Parkinson's disease (PD) is the second most common neurodegenerative disease worldwide and causes disabling non-motor symptoms that include cognitive impairment and low blood pressure (BP) on standing, called orthostatic hypotension (OH). About 30-50% of people with PD have OH; cognitive impairment is also common in PD and has several causes. OH is associated with cognitive impairment in PD, but it is unknown to what extent OH could be a treatable risk factor for cognitive decline. People with PD and OH can experience sudden temporary cognitive dysfunction when upright, suggesting that OH-related drops in BP can transiently reduce blood flow to the brain. In PD, OH also correlates strongly with long-term cognitive decline, predicting a 7-times higher risk of dementia. But it is unclear to what extent episodic cerebral hypoperfusion from OH - even if asymptomatic - contributes to ischemic brain damage that impacts long-term cognitive impairment in PD, which is a critical knowledge gap.
This project's objective is to determine how BP affects positional cognitive performance and brain blood flow in PD. We hypothesize that in person with PD patients with OH, but not those without OH, a critical threshold of cerebral hypoperfusion correlates with acute, temporary cognitive deficits when upright compared to supine and contributes to chronic cognitive decline.

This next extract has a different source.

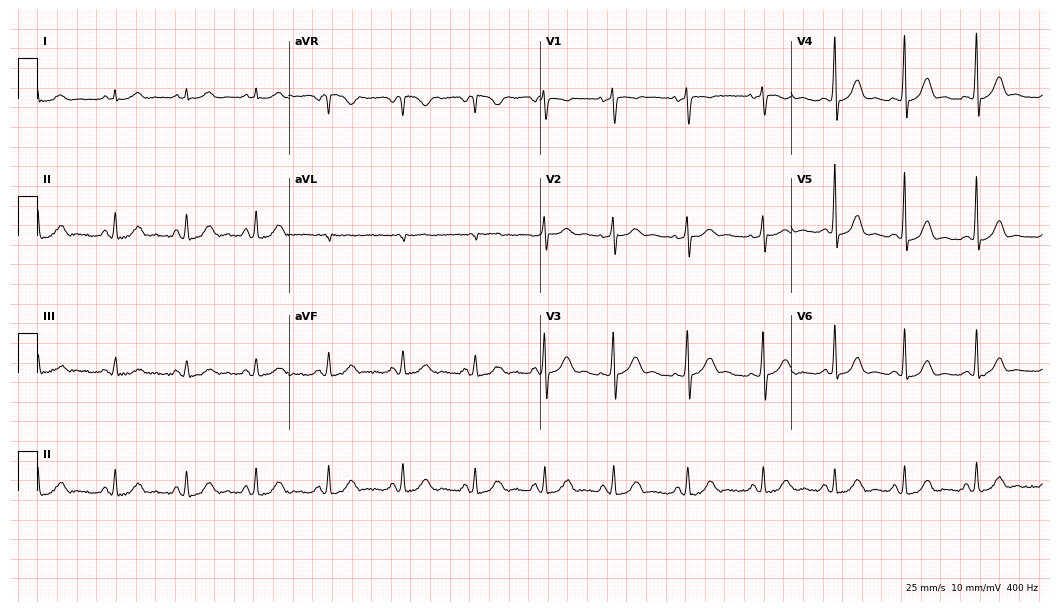
Standard 12-lead ECG recorded from a female patient, 80 years old (10.2-second recording at 400 Hz). Read as a normal ECG.
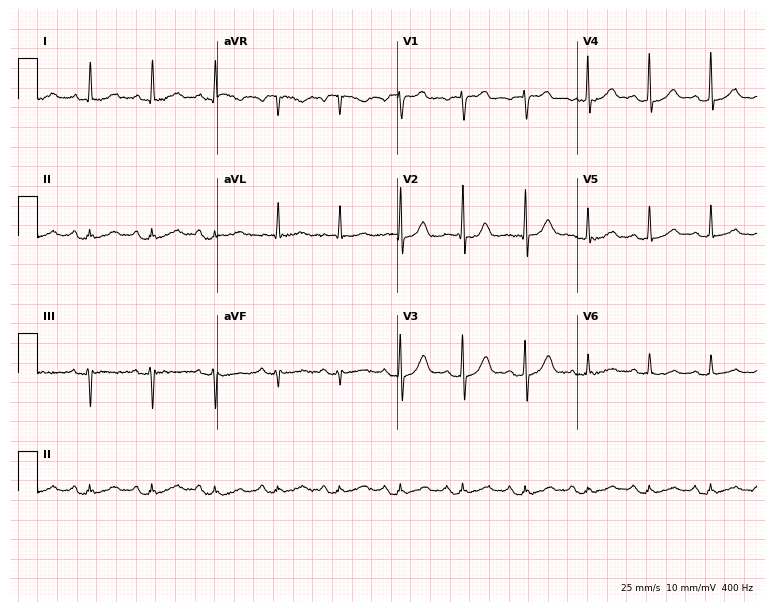
Resting 12-lead electrocardiogram. Patient: a male, 77 years old. Read as a normal ECG.

The proposed experiments will close the existing knowledge gaps by determining the associations between BP and cerebral hemodynamics (brain blood flow) with cognitive performance. Experiments will be performed at baseline and repeated at two years. Sixty non-demented individuals with PD with OH (n=30) and without OH (n=30) will complete a computerized battery of cognitive tests in the supine and upright positions on a tilt table while undergoing simultaneous, non-invasive, continuous monitoring of BP and brain hemodynamics using functional near-infrared spectroscopy (fNIRS). Aim 1 will determine how BP relates to cognitive performance while supine and while upright. Aim 2 will use fNIRS to determine how cerebral hemodynamics (fNIRS) relate to cognitive performance and BP. Aim 3 will repeat the baseline assessments at a two-year follow-up visit to determine which BP and fNIRS measures are most associated with cognitive decline. We will compare these outcomes in participants with and without OH. This study will yield novel data about the short-term and long-term effects of low BP on cognitive performance and brain hemodynamics. Improving understanding of how BP affects cognition in PD will advance knowledge toward developing treatment targets to reverse, prevent, or delay OH-related cognitive impairment.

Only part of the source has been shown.